Réponse apportée en séance publique le 21/11/2017

M. Yannick Botrel. Ma question concerne les sociétés d'aménagement foncier et d'établissement rural, les SAFER, qui jouent un rôle très important dans l'économie agricole, a fortiori dans un contexte de hausse très marquée du prix du foncier que nous sommes déjà un certain nombre ici à avoir souligné.

Il s'agit là d'un enjeu fort de la gestion du foncier : la préservation de nos terres agricoles est un objectif majeur, qui mérite de faire l'objet d'un traitement approfondi.

Mesurant l'importance du rôle des SAFER, j'ai souhaité vous interpeller, monsieur le ministre, sur ce qui est, à mes yeux, un problème central. Il faut bien appréhender les difficultés qu'entraînent le mode de financement actuel des SAFER et les conséquences qui en découlent.

Il apparaît que le modèle de financement des SAFER est aujourd'hui inadapté. Ces dernières sont, de fait, limitées financièrement, ce qui nuit à l'accomplissement des missions de service public qui leur sont conférées par la loi, notamment assurer la transparence des marchés fonciers ruraux.

Leur financement est actuellement presque exclusivement issu – à hauteur de 95 % en 2016 – des seuls attributaires SAFER. À titre de comparaison, le modèle de financement des établissements publics fonciers est assis sur la contribution de l'ensemble du territoire de compétence de l'EPF.

Par ailleurs, le désengagement financier de l'État depuis 2006, qui va une nouvelle fois s'accroître en 2018, limite encore plus les capacités d'action des SAFER, au détriment de la qualité de l'accomplissement de leurs missions.

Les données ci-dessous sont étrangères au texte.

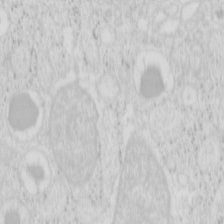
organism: Mouse
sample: Pancreas

Monsieur le ministre, que comptez-vous proposer pour assurer l'avenir et le bon fonctionnement des SAFER ? Envisagez-vous de faire évoluer leur système de financement afin qu'elles puissent pleinement jouer leur rôle ?

Il s'agit non de proposer un palliatif au problème posé, mais bien d'apporter une réponse de fond, c'est-à-dire d'assurer des moyens de financement suffisants et surtout pérennes.

M. le président. La parole est à M. le ministre de l'agriculture et de l'alimentation.

M. Stéphane Travert, ministre de l'agriculture et de l'alimentation. Monsieur le sénateur, vous venez de le rappeler, les SAFER jouent un rôle absolument essentiel pour le développement de l'agriculture en France, le renouvellement des générations, la régulation et la maîtrise du marché foncier rural, le développement local et la préservation de l'environnement.

Le rôle des SAFER en qualité d'opérateurs fonciers a d'ailleurs été réaffirmé par la loi du 13 aout 2014 d'avenir pour l'agriculture, l'alimentation et la forêt, qui a notamment renforcé leurs modalités d'intervention – extension du droit de préemption des SAFER à l'usufruit et à la nue-propriété de biens ruraux et à l'intégralité des parts ou actions d'une société ayant pour objet principal l'exploitation ou la propriété agricole, à certaines donations faites au profit d'une personne extérieure à la famille du donataire.

Outre les rémunérations perçues sur les opérations qu'elles réalisent, les SAFER bénéficiaient d'une subvention publique.

Ce financement, dont la suppression a été décidée par le Gouvernement en 2016, a fait l'objet de diverses mesures compensatoires d'ordre financier et fiscal.

Par ailleurs, un financement est maintenu depuis 2017 pour les SAFER qui présentent des difficultés d'accès au marché foncier agricole, en l'occurrence les SAFER de Corse, de Guadeloupe, de la Martinique et de la Réunion.

À ce jour, il n'est pas envisagé de rétablir une logique de financement public des SAFER. En revanche, une réflexion globale sur l'ensemble des outils de régulation devrait intervenir en 2018. Comme vous le savez, une mission parlementaire sur le foncier est prévue et sera conduite par le député Potier. Ce sera également l'occasion de réfléchir au positionnement des SAFER, à leur statut actuel – je rappelle que ce sont des sociétés anonymes à but non lucratif – et à leur rôle primordial dans la nécessaire évolution de la gouvernance du foncier.

À toutes fins utiles, je rappelle que, en 2016, les SAFER ont acquis 10 500 biens représentant une surface totale de 93 800 hectares, soit une hausse de 12 % par rapport à 2015, pour une valeur globale de 1,27 milliard d'euros. Par ailleurs, 36 % des surfaces rétrocédées, soit 34 400 hectares, ont été consacrées à l'installation.

Nous sommes d'accord sur le fait que l'action des SAFER est essentielle pour l'aménagement de notre territoire et la compétitivité de notre agriculture.

M. le président. La parole est à M. Yannick Botrel.

M. Yannick Botrel. Je vous remercie, monsieur le ministre, de votre réponse.

Nos analyses convergent largement, si ce n'est totalement. J'ai bien entendu vos explications et je prends acte de la création annoncée d'une mission parlementaire sur cette question. Nous espérons tous qu'elle débouchera sur des propositions et que le Gouvernement s'emparera du sujet après que le Parlement l'aura examiné de près. Il faudra bien évidemment avancer pour permettre aux SAFER de continuer à jouer leur rôle, essentiel pour l'agriculture.